Improve mask and background generation

internetarchive / archive-pdf-tools

Fast PDF generation and compression. Deals with millions of pages daily.

https://archive-pdf-tools.readthedocs.io/en/latest/

GNU Affero General Public License v3.0

86 stars 13 forks source link

Improve mask and background generation #8

Open MerlijnWajer opened 2 years ago

MerlijnWajer commented 2 years ago

There a few things to improve in the mask generation:

The Sauvola binarisation currently uses fixed parameters, which is not ideal. We probably want to make some of those parameters dependent on the image DPI, and change the k value to 0.34 as default.
We could look into better binarisation algorithms like multi-scale sauvola as mentioned here: https://github.com/tesseract-ocr/tesseract/issues/3083#issuecomment-916280410

The same applies to the hocr-specific mask generation.

MerlijnWajer commented 2 years ago

This would probably also help with the text backdrop/shade on the background generation - if we improve the mask generation, that should probably start working better as well.

MerlijnWajer commented 2 years ago

In particular, the scribo implementation(s) could be helpful: https://github.com/OCR-D/olena/tree/master/scribo/scribo

ocrd/olena:latest contains scribo-cli but also its OCR-D wrapper ocrd-olena-binarize (which uses bash and xmlstarlet for all the METS/PAGE-XML interfacing) and is ~300MB (built from https://github.com/OCR-D/ocrd_olena/blob/master/Dockerfile)
ocrd/olena:build-olena contains scribo-cli only and is ~100MB (built from https://github.com/OCR-D/ocrd_olena/blob/master/build-olena.dockerfile)

MerlijnWajer commented 2 years ago

I've been working on implementing supporting scribo (https://github.com/OCR-D/olena/tree/master/scribo/scribo) binarisation methods and in particular looked at the intersection of singh and wolf/sauvola_ms, since singh doesn't seem to produce as fat letters as most other algorithms do. With that in place, the foreground text is definitely better colour wise, and also more sharp, but the background has more artifacts, since the borders of the text are not removed from the background.

This makes me wonder if it makes sense to introduce some third layer (not in the final result), which contains the text borders and other pixels that are (for example) not in singh but are in wolf. We would then ultimately place those pixels in the foreground image, but not use them when creating the 'smoothed' foreground image. But we would use them (the 'second' mask) when smoothing out the background.
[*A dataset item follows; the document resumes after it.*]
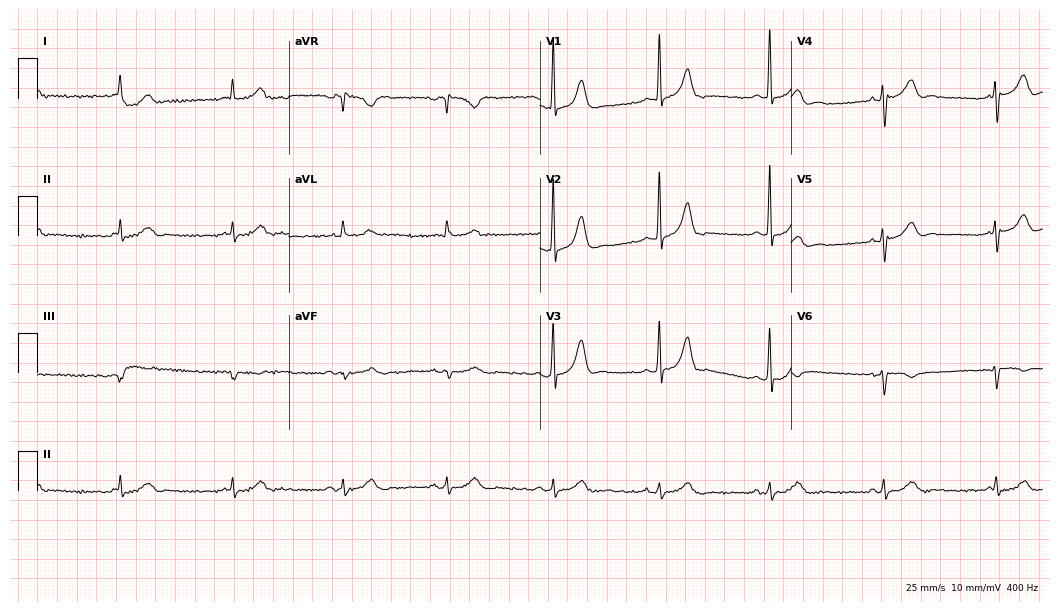
Standard 12-lead ECG recorded from a male patient, 66 years old (10.2-second recording at 400 Hz). None of these six findings is recorded: first-degree AV block, right bundle branch block, left bundle branch block, sinus bradycardia, atrial fibrillation, sinus tachycardia. Other findings, if any, are not listed.

MerlijnWajer commented 2 years ago

diff

After messing around a bit, adding the 'extra' temporary layer, I think the background generation has gotten quite a bit better. The mask is creating using Singh's algorithm, with any other binarisation mixed in to filter out some noise, and then the hOCR layer is mixed in with Singh to find the borders/backdrop of text. Will push code in the next few days.
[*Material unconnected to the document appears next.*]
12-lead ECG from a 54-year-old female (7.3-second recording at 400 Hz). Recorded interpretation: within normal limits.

(E: Left is new, right is old)

MerlijnWajer commented 2 years ago

diff2

Another example with a large newspaper, left is old, right is new.
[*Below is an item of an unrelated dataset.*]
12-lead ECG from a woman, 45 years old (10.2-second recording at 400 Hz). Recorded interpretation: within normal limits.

MerlijnWajer commented 2 years ago

We could/should also consider wapping out the sauvola algorithm for the sauvola_ms algorithm with the right window size -- that might further improve quality and compress masks.

MerlijnWajer commented 2 years ago

I have improved the background generation significantly in a more simple manner in this commit: 3cbcc90fb27eba5b8acd13338089a79bc5a835bd

It doesn't make the images also sharper, but arguably that shouldn't happen if they weren't sharp to begin with. Leaving this open for now, but much of "shade backdrop" problems are gone.

rmast commented 2 years ago

Have you seen the OCRD-project that contains lots of binarizations? Ocr4all tries to use it in an upcoming edition.

Gamera 4 is also providing some binarization algorithms, for example an incomplete DjVu-binarization dat doesn't contain the software patent that's going to end in two months that helps inverting white on black parts in the binarized image.

MerlijnWajer commented 2 years ago

Yes, I'm in pretty good contact with the OCR-D people and the branch linked here uses various algorithms from the OCR-D folks. I ended up going with just Sauvola recently because my implementation it's that much faster than basically anything in the scribo toolbox, and performance matters for archive.org since we deal with millions of pages a day.

I'm happy to add support for alternative binarisation methods, btw. What I have found however that it's really hard to find a 'one size fits all' approach, and the current code 1.4.9 is on par or often even better than the commercial foxit compression.